Da pele ao museu: Marselha se rende à arte da tatuagem e seu poder de identidade.

A arte da tatuagem , tradicionalmente vilipendiada por ser associada às classes mais baixas e aos povos aborígenes , passa da pele para a galeria em uma exposição nos Museus de Marselha que visa redescobrir o poder de construção de identidade dessa prática e sua relação com a história da arte.
Historicamente ligada às tatuagens por sua essência multicultural , Marselha recebe esta exposição até 28 de setembro no Vieille Charité, um antigo hospício do século XVII que tem sido um centro de intercâmbio cultural e trabalho social desde a década de 1990.
A exposição chama-se Tatuagem.
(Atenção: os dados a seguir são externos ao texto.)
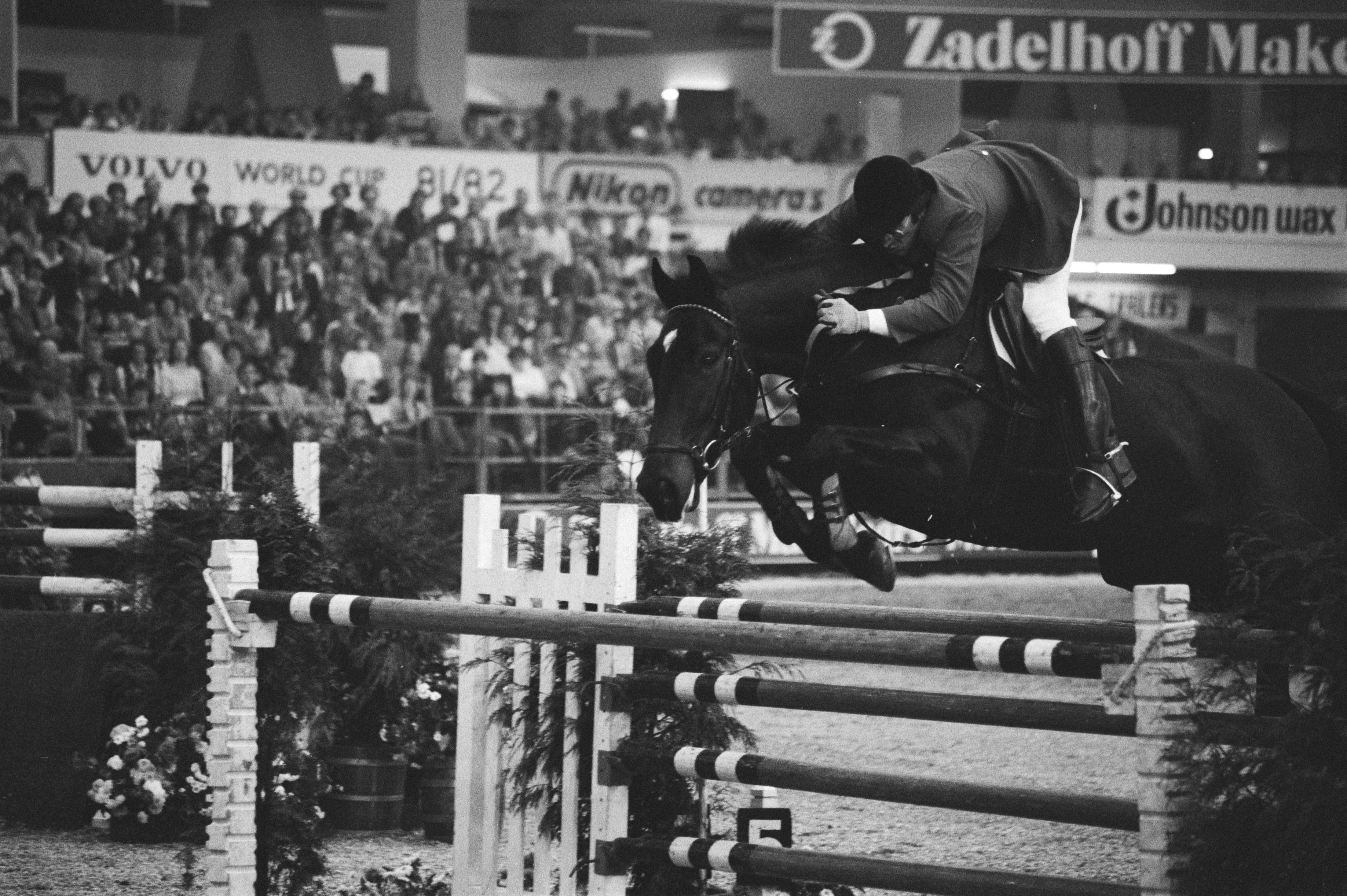 Collectie / Archief : Fotocollectie Anefo Reportage / Serie : Jumping Amsterdam in de RAI; Grote Prijs van Amsterdam Beschrijving : Winnaar Edgar Cuepper met het paard Cyrano (België) Datum : 1 november 1981 Locatie : Amsterdam, Noord-Holland Trefwoorden : Cyrano (paard), concours hippique Persoonsnaam : Cuepper, Edgar Instellingsnaam : Jumping Amsterdam Fotograaf : Antonisse, Marcel / Anefo Auteursrechthebbende : Nationaal Archief Materiaalsoort : Negatief (zwart/wit) Nummer archiefinventaris : bekijk toegang 2.24.01.05 Bestanddeelnummer : 931-7779
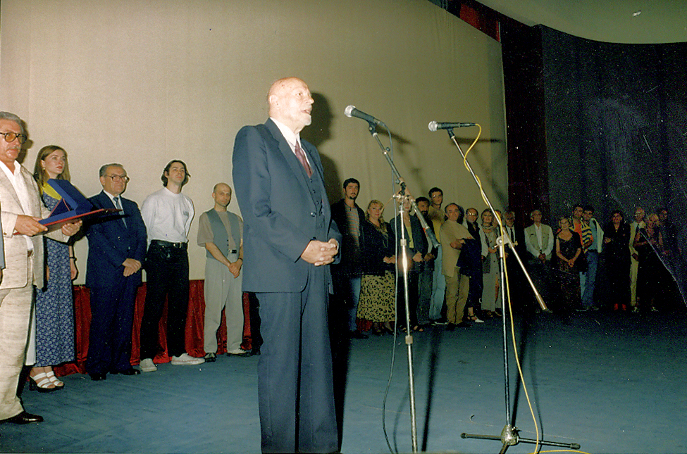 Mića Tomić prima nagradu "Pavle Vujisić" na Filmskim susretima u Nišu 1997. godine
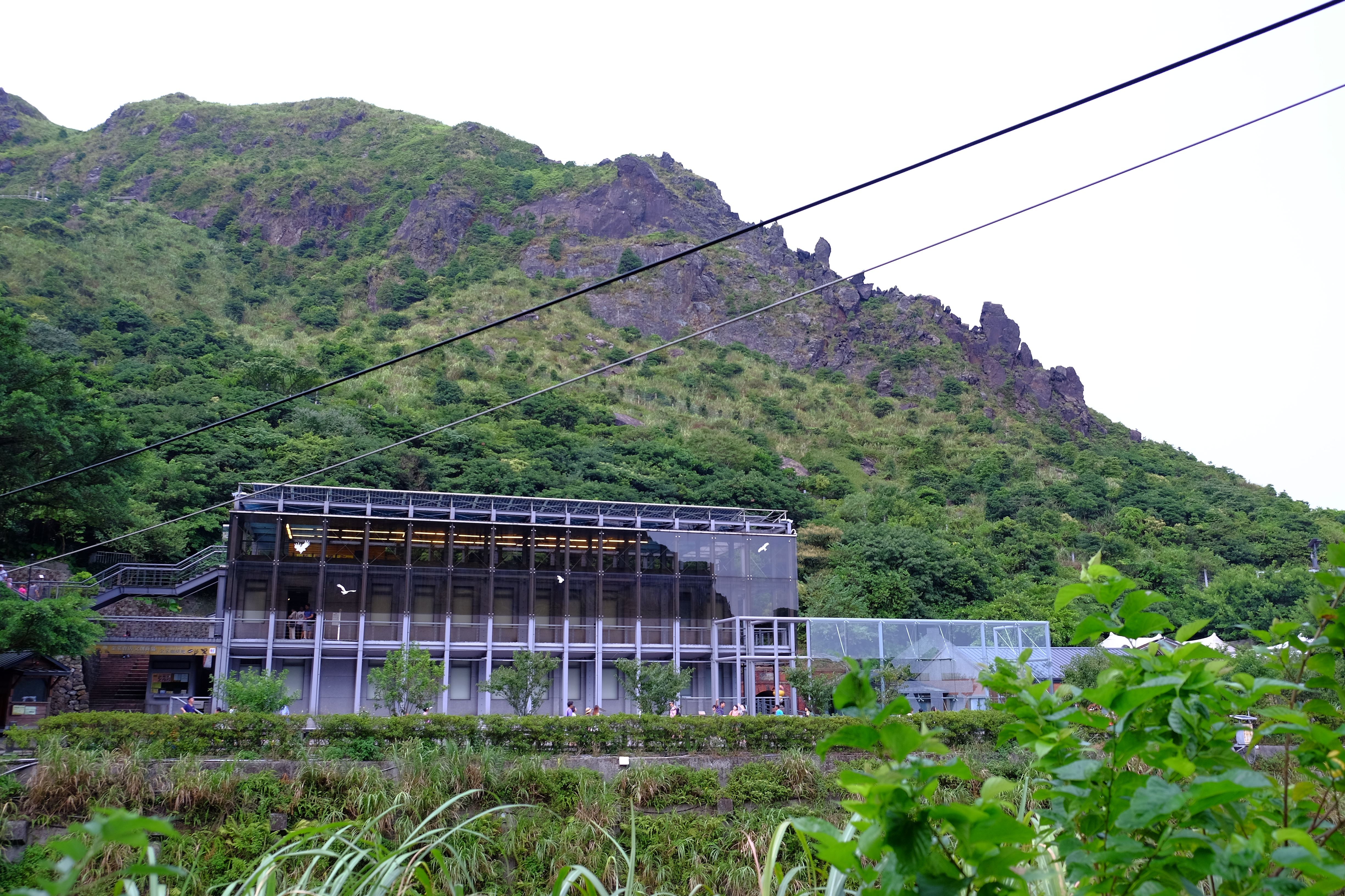 新北市立黃金博物館
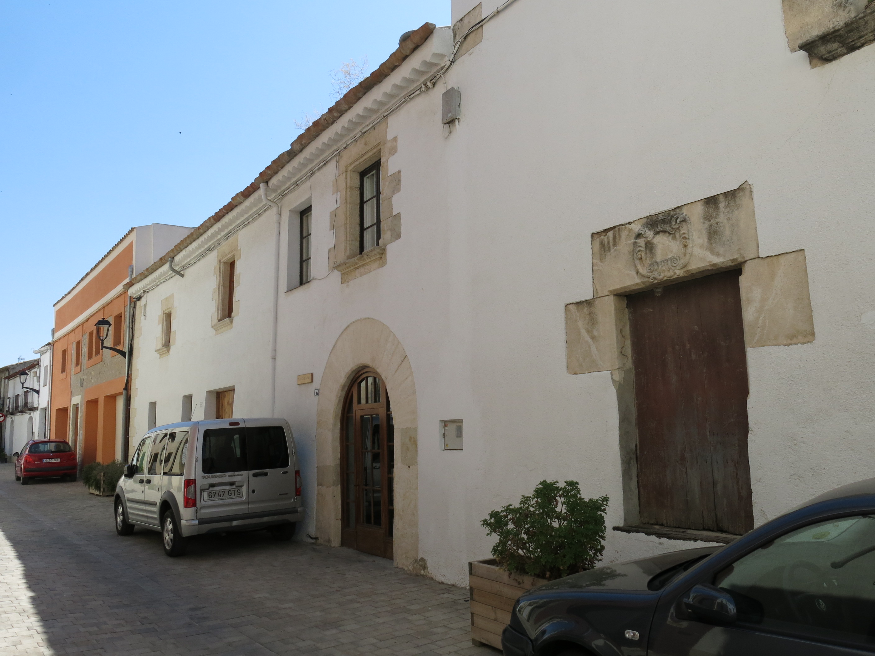 Conjunt del carrer de Baix (la Granada)
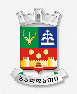 ბაღდადის მუნიციპალიტეტის გერბი
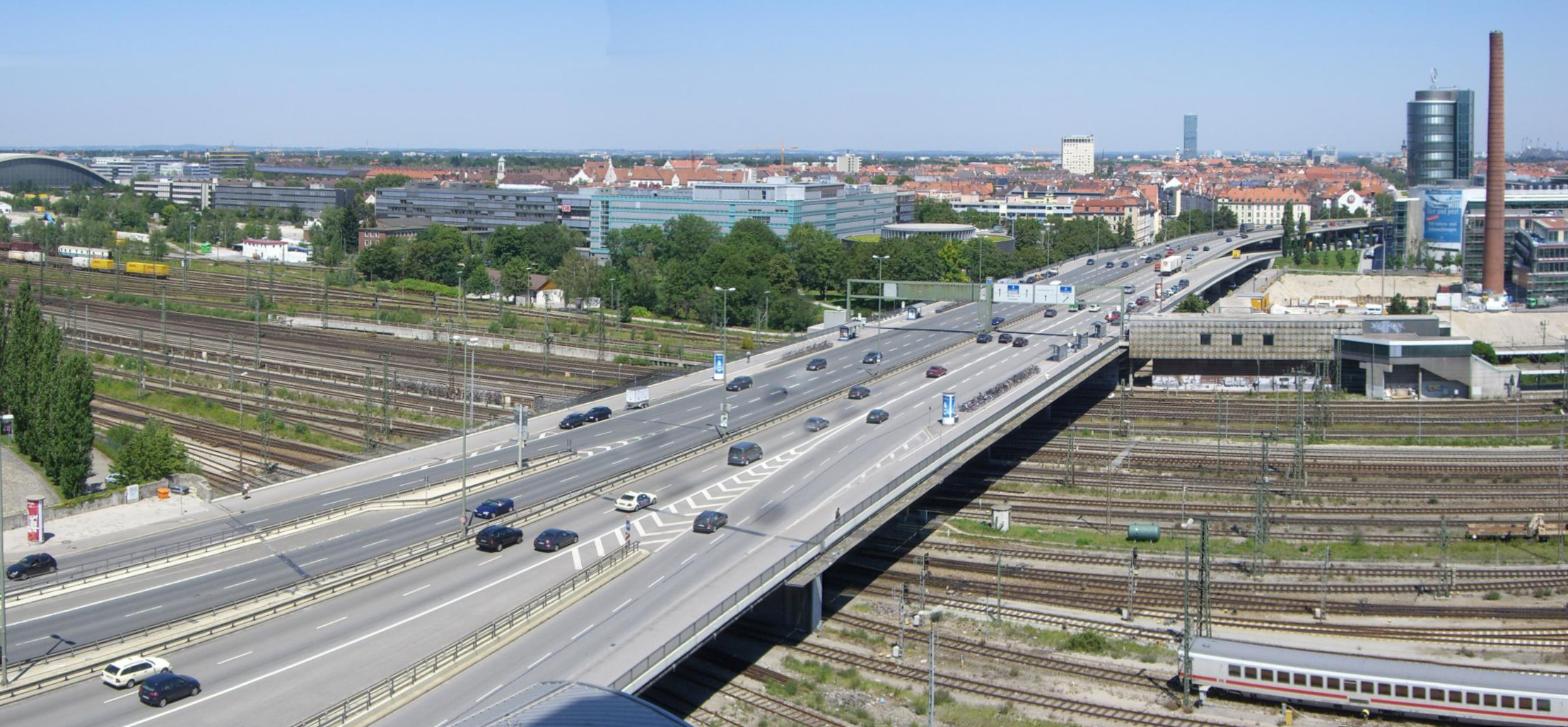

Histórias do Mediterrâneo e apresenta 275 obras, objetos e fotografias do sul da Europa, do Magrebe e do Mediterrâneo oriental , algumas dessas peças emprestadas por grandes museus como o Louvre, o Rijksmuseum van Oudheden ou o Museu Arqueológico Nacional de Madri.
Distribuídas em três espaços diferentes no edifício histórico, as tatuagens são concebidas como obras de arte em si mesmas e como inspiração para artistas contemporâneos, expressando seu poder de reivindicar seus próprios corpos em movimentos sociais como feminismo, anti-imperialismo e anticolonialismo.
"Fala-se muito sobre a história global da arte. Usamos essa perspectiva para destacar as interconexões e os diálogos culturais (...) nas margens do Mediterrâneo e em todos os territórios aos quais elas estão conectadas", explicou Nicolas Misery, diretor dos Museus de Marselha e curador geral da exposição, durante a apresentação para a imprensa.
O passeio, que começa com uma fotografia em grande escala de um homem com a frase em espanhol "Só se vive uma vez" tatuada no peito por Yohanne Lamoulère, apresenta em ordem cronológica a história das tatuagens e sua origem no Egito Antigo : "Ninguém imagina que seja uma tradição tão antiga", brincou Misery.
'Tatuagem. Histórias do Mediterrâneo'. Foto: © Ville de Marseille - Clément Mahoudeau
Já no século passado, as tatuagens influenciaram a arte contemporânea no Norte da África, cuja cultura encontra nas marcas permanentes na pele um sinal de identidade com funções rituais, estéticas e até medicinais.
A exposição dedica um grande espaço às contribuições artísticas da diáspora africana , com fotografias de Lazhar Mansouri e Thérèse Rivière, além de obras contemporâneas de Yohanne Lamoulère, Anne van der Stegen e dos argelinos Denis Martinez e Samta Benyahia, ambos presentes na pré-estreia para a imprensa.
Durante a colonização europeia, a tradição de tatuagens entre os povos colonizados levou muitos ocidentais a adotar o discurso católico de pureza corporal, descrevendo essas práticas como "selvagens" e desprezando tatuagens, que ainda são desaprovadas por grande parte da população hoje em dia.
No entanto, para o povo do Magreb, a marcação na pele tem um valor identitário de "pertencimento a uma família", que eles compartilham com a "realidade de classe" daqueles em comunidades ocidentais de baixa renda que começaram a se interessar por essa técnica no século XX.
Abertura de 'Tattoo. Histórias do Mediterrâneo'. Foto: © Ville de Marseille - Clément Mahoudeau
A natureza popular das tatuagens contribuiu para sua relação com os movimentos sociais . O feminismo usa a marcação permanente como um discurso de reapropriação do corpo feminino e rebelião contra o patriarcado, algo refletido nas obras de Gaëlle Matata e Clovis Trouille.
A imagem de virilidade e força evocada pelas tatuagens no corpo masculino é retratada nas pinturas do artista iraniano Alireza Shojaian, que apresenta corpos musculosos e tatuados que contrastam com uma atitude vulnerável e frágil como uma reivindicação de outro tipo de masculinidade.
"A arte da tatuagem declara a libertação dos nossos corpos", afirmou o próprio artista durante a apresentação para a mídia.